Graham Burrough Charitable Trust

About the Trust

The Graham Burrough Trust was founded in 1998 by Graham’s widow, Pam, both to remember him and in gratitude for the care he received. Resources that helped him were invested to make modest grants to support, usually, local mental health projects that would help to lighten the burden for both sufferers and carers.

The trust was closed down in 2018 and its assets were shared between Somerset Community Foundation and Dorset Community Foundation, to be held as endowment funds. The income from the funds will continue to be used to support people with mental health illnesses through our Foundation Grants programme.

About Graham Burrough

The man who inspired the Trust was a Dorset man who was blind for 40 years and tackled his physical and related problems with courage and style.

Graham was born in Bridport in 1931 and was diagnosed diabetic in 1933. One of the first generation to survive on insulin, his life expectancy was just 40 years.

With a boat and an MG, he began to enjoy life. Then his eyesight failed. By 28 he was totally blind. Typically, he met this disaster head on, learned the skills he would need at rehab in Torquay, sold the car, bought a house and acquired a circle of willing helpers, noticeably frequently female!

He became a successful Tax Consultant and a prize-winning wildlife sound recordist, becoming a national winner in 1976. He had a wide network of telephone contacts and a beautiful 'BBC voice'. He constantly researched people, equipment, ways and means to widen both his business and personal interests; to be “normal” in a sighted world.

By his 50th birthday Graham had achieved not only an ‘extra’ 10 years, but also private and professional success. The toll of his illness, several physical crises, and long years of “working three times as hard just to keep up” (his words), so long kept at bay by a doughty and determined will (and how!) began to distress him mentally.
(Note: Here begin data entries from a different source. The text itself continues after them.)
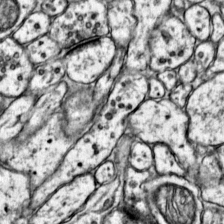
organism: Mouse
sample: Primary visual cortex
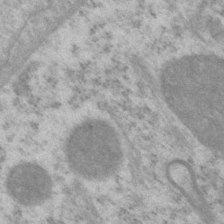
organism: P. pacificus
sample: Pharynx
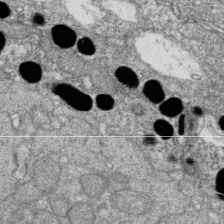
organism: Zebrafish
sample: Cilia; retinal pigment epithelium
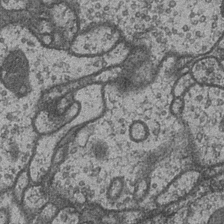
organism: Drosophila
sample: Optic medulla
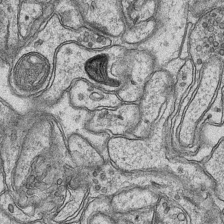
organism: Mouse
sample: CA1 Hippocampus
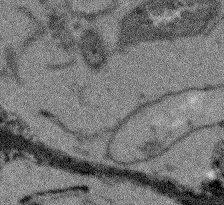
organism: Arabidopsis thaliana
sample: Root tip
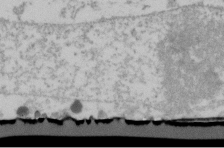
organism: Human
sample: U2-OS cells
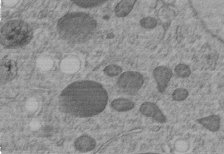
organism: C. elegans
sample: C. elegans embryo early stage
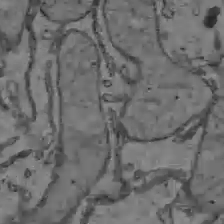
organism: C57BL Mouse
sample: Liver
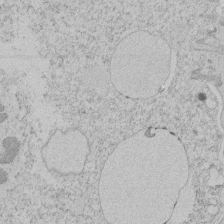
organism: Tetrahymena
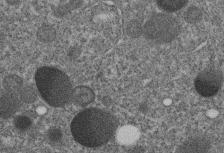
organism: C. elegans
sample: C. elegans embryo early stage
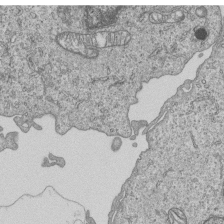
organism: Human
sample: MDA-MB-231 cells
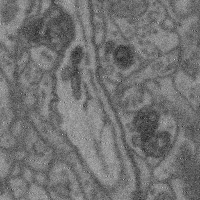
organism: Mouse
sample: Cerebral cortex
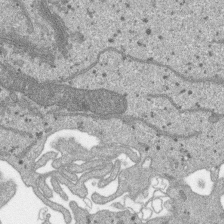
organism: Human
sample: Lung epithelial cells infected with SARS-CoV-2
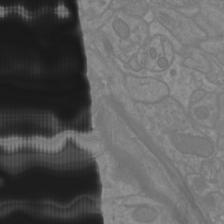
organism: Mouse
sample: Cortical neurons
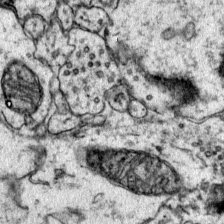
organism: Mouse
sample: Primary visual cortex
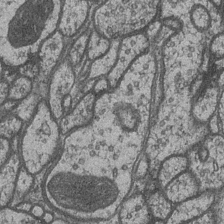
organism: Drosophila
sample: Optic medulla
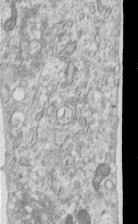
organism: Human
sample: Centriole in RPE cells
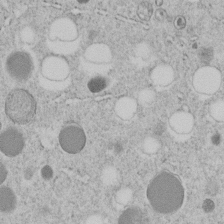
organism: C. elegans
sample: C. elegans embryo early stage
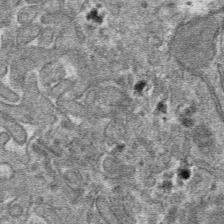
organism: Mouse
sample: Mouse hepatocytes
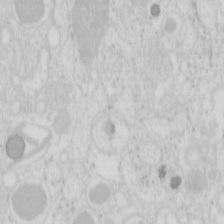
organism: Mouse
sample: Pancreas
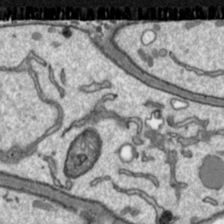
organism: Toxoplasma gondii
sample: Parasites in a vacuole inside a host cell
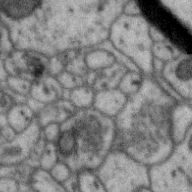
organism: Zebra finch
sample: Brain
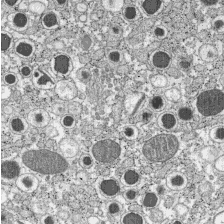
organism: C57BL Mouse
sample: Pancreatic islet
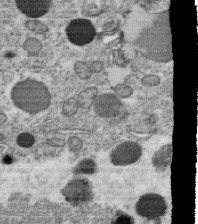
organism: C. elegans
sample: C. elegans oocyte; sperm cells
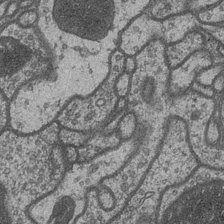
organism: Drosophila
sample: Optic medulla
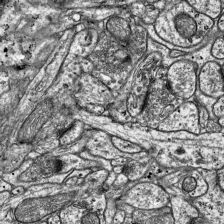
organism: Mouse
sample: Visual Cortex
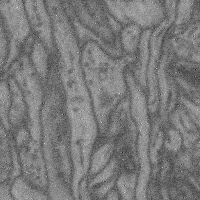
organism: Mouse
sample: Cerebral cortex
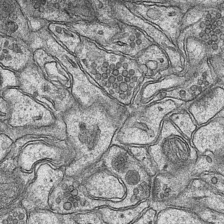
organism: Mouse
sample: CA1 Hippocampus
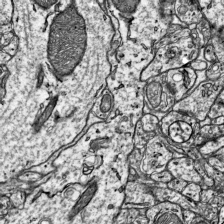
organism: Mouse
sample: Visual Cortex
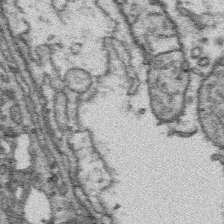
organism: Platynereis dumerilii
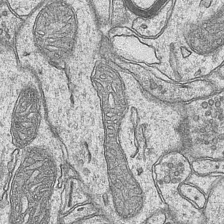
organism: Mouse
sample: CA1 Hippocampus
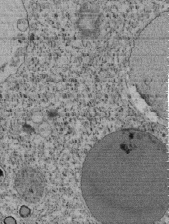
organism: Tetrahymena
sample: Cilia in tetrahymena
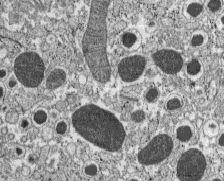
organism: C57BL Mouse
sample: Pancreatic islet
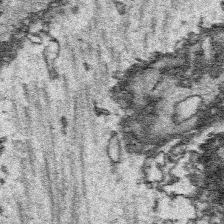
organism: Platynereis dumerilii
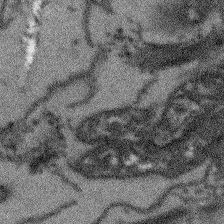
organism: Arabidopsis thaliana
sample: Root tip
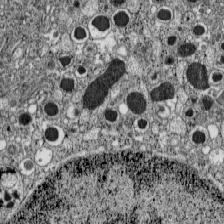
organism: C57BL Mouse
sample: Pancreatic islet
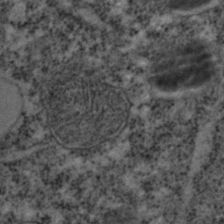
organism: C. elegans
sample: C. elegans embryo
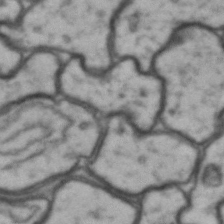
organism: Drosophila
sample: Brain
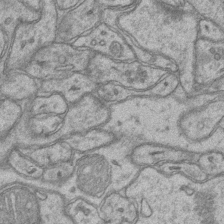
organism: Mouse
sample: CA1 Hippocampus
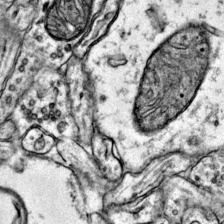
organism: Mouse
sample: Primary visual cortex
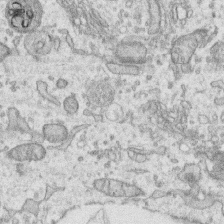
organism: Human
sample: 1205lu cells
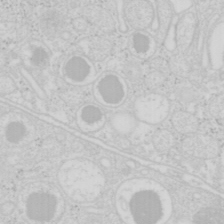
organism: Mouse
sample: Pancreas
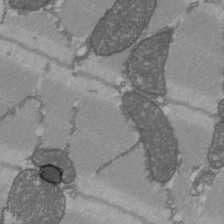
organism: C57BL Mouse
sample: Heart
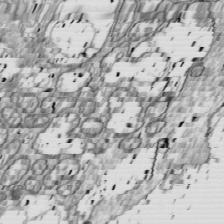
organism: Drosophila
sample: Cell division; meiosis; drosophila spermatocytes
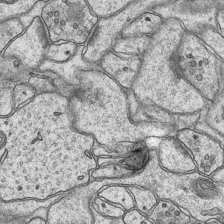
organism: Mouse
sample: CA1 Hippocampus
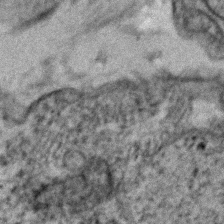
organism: Human
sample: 1205lu cells
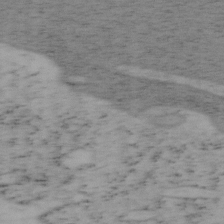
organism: Mouse
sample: OT-I killer T cells with ID8 ovarian cancer cells
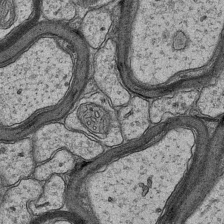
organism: Mouse
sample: CA1 Hippocampus
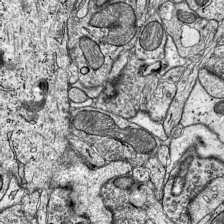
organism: Mouse
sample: Visual Cortex
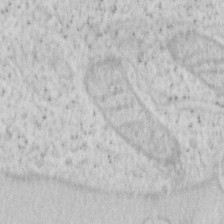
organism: Human
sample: HeLa cells
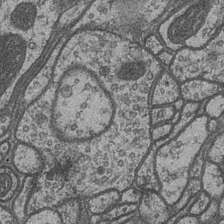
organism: Drosophila
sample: Optic medulla
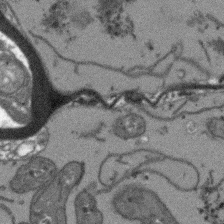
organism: Arabidopsis thaliana
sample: Root tip
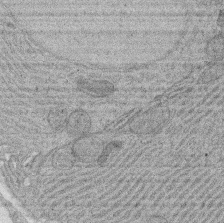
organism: Rat
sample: Salivary granule
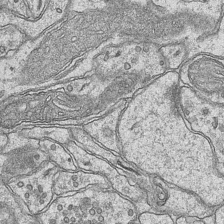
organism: Mouse
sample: CA1 Hippocampus
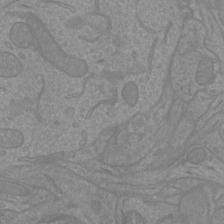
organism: Mouse
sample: Cortical neurons
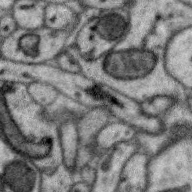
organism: Zebra finch
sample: Brain
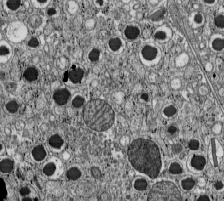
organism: C57BL Mouse
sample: Pancreatic islet
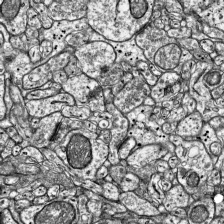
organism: Mouse
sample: Visual Cortex
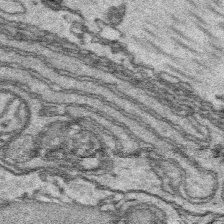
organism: Platynereis dumerilii
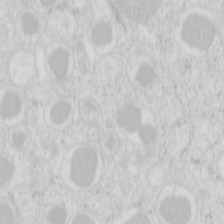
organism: Mouse
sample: Pancreas
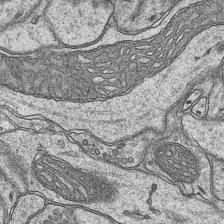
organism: Mouse
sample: CA1 Hippocampus
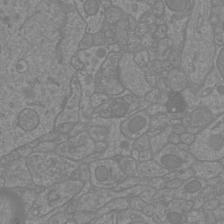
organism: Mouse
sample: Cortical neurons
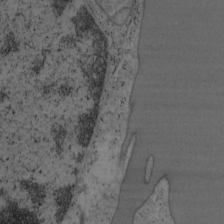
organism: Mouse
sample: OT-I killer T cells with ID8 ovarian cancer cells
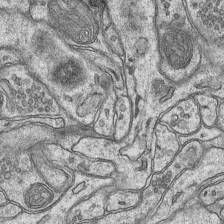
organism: Mouse
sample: CA1 Hippocampus
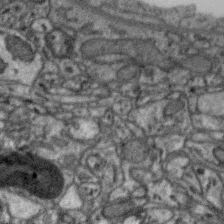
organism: Zebra finch
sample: Brain
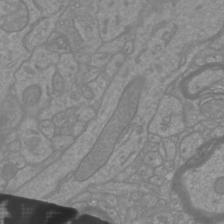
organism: Mouse
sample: Cortical neurons
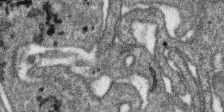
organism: Human
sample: Lung epithelial cells infected with SARS-CoV-2
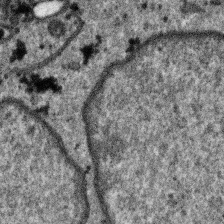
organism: Human
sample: Lung epithelial cells infected with SARS-CoV-2
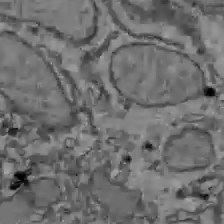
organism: C57BL Mouse
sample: Liver
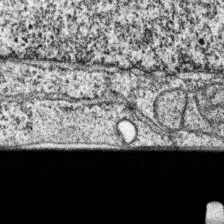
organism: Human
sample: HeLa cells
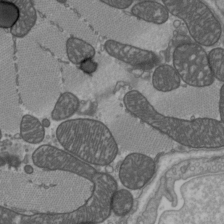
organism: C57BL Mouse
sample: Heart
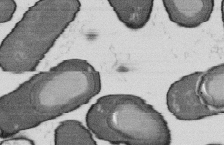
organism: B. subtilis
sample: Bacterial spore
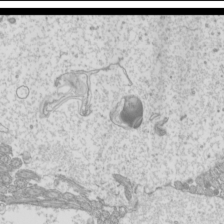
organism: Mouse
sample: Cilia; mouse epididymis
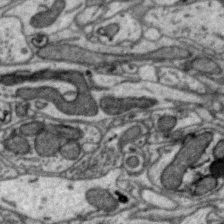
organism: Zebra finch
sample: Brain
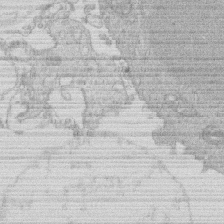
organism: Human
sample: Macrophage cells
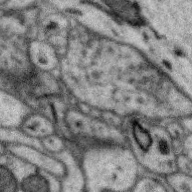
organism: Zebra finch
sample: Brain
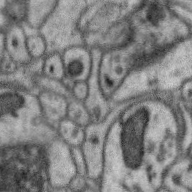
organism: Zebra finch
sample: Brain
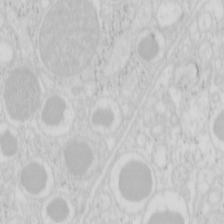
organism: Mouse
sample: Pancreas
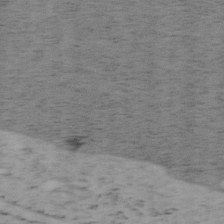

After several very difficult years, in and out of hospital and with little consistent support, he and his equally exhausted wife found refuge and loving care for him at The Retreat in York. A long way from home, but offering the asylum and total care that he needed and deserved, and the right of every hurt body and mind.

Graham fought on for another 10 years with courage and unforgettable style. He died in York Hospital in October 1997. He was 66 and had truly beaten the odds.